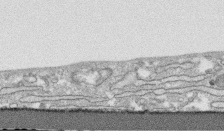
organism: Human
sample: CRL-1474
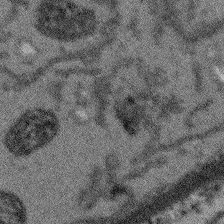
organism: Arabidopsis thaliana
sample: Root tip
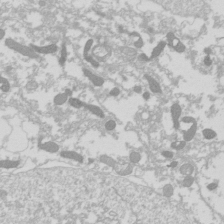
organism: Drosophila
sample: Cell division; meiosis; drosophila spermatocytes
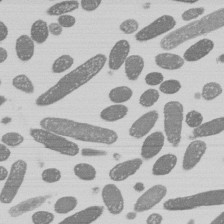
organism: E. coli
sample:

:::::

TASK TO COMPLETE
Wherever the string "organism" is found in the entries, copy the line it sits in.

RESPONSE AREA
organism: Human
organism: Arabidopsis thaliana
organism: Drosophila
organism: E. coli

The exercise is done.